Art Above Ground/Facebook

"The simplicity of the wall is that it shows and exposes the waste," he adds in a promotional video. "You take a piece of cheese, and after a certain date you have to throw it. I don't know why. Maybe that's part of the whole system of Congress. You must waste cheese to keep making cheese here."

While that metaphor may be a bit strained, Cavallaro is making a valid point about waste and the wall. Trump is trying to use about $8 billion of money from different sources to build the project. In reality, it will cost much more. In fact, erecting the wall is likely to cost as much as $28 billion, followed by $48.3 billion in maintenance expenses over the first decade. All this for a structure that will be ineffective at blocking both illegal immigration and illegal drugs. And don't even get me started on all the private property that'll be seized in the process. (There are many other reasons why building a border wall would be a bad idea, which you can read about here.)

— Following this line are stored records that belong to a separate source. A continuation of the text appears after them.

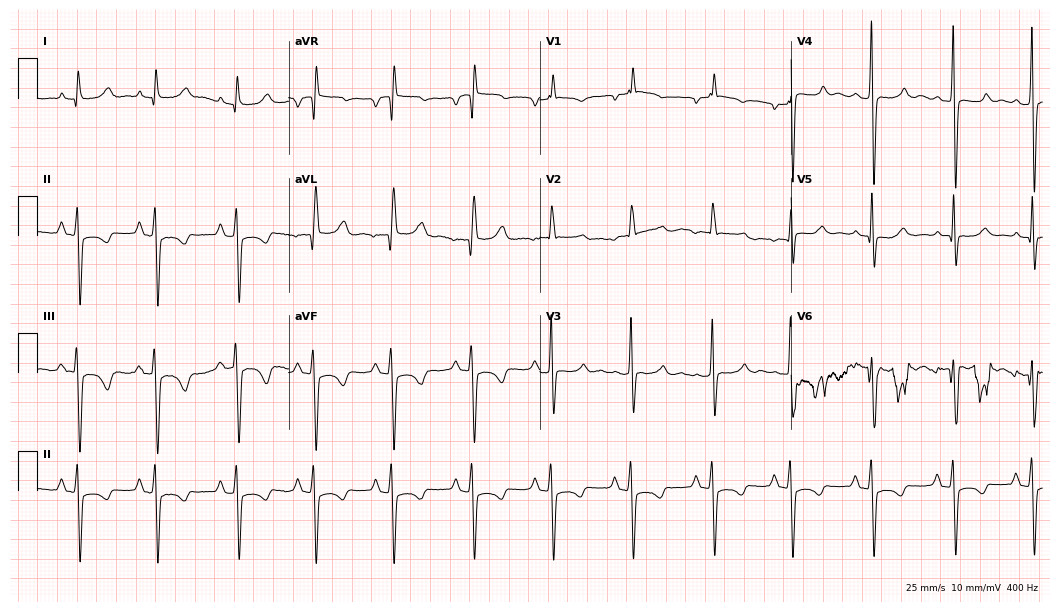
Resting 12-lead electrocardiogram. Patient: a woman, 27 years old. None of these six findings is recorded: first-degree AV block, right bundle branch block, left bundle branch block, sinus bradycardia, atrial fibrillation, sinus tachycardia. Findings outside these six are not listed.
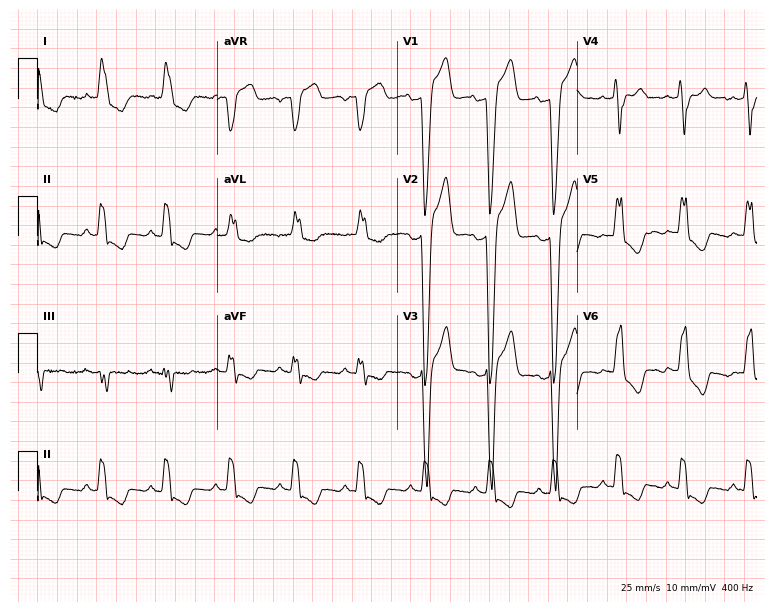
Resting 12-lead electrocardiogram. Patient: a female, 80 years old. The tracing shows left bundle branch block.
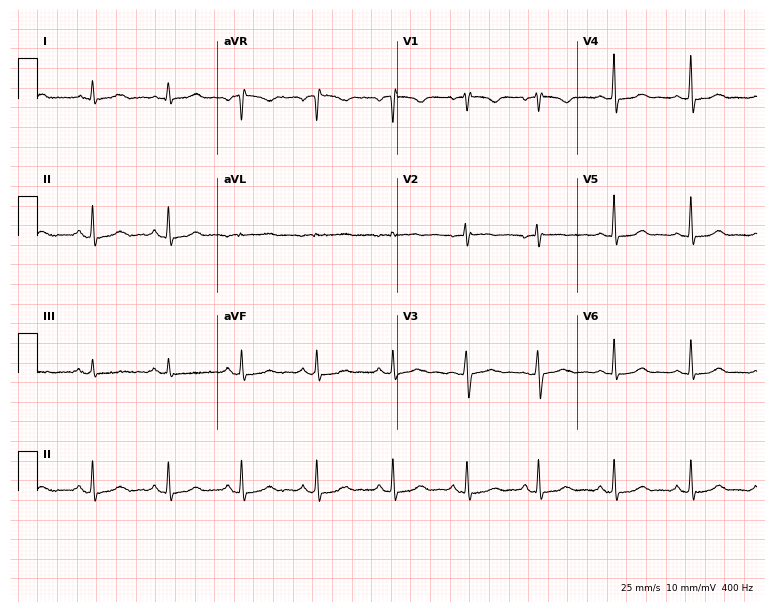
ECG — a woman, 37 years old. Screened for six findings — first-degree AV block, right bundle branch block (RBBB), left bundle branch block (LBBB), sinus bradycardia, atrial fibrillation (AF), sinus tachycardia — none is recorded. Findings outside these six are not listed.

The wall has attracted several other trolly responses. Last year there was the "Ladders to Get Over Trump's Wall" campaign, and in 2017 the company behind Cards Against Humanity announced it had bought a plot of land on the U.S.–Mexico border in order to make it "as time-consuming and expensive as possible" for Trump to build his wall. (Though since Trump doesn't care all that much for private property rights, it was likely for naught.)

Cavallaro's cheese wall won't stop Trump from building anything, so it's a purely symbolic form of protest. But it is a very well-Krafted troll.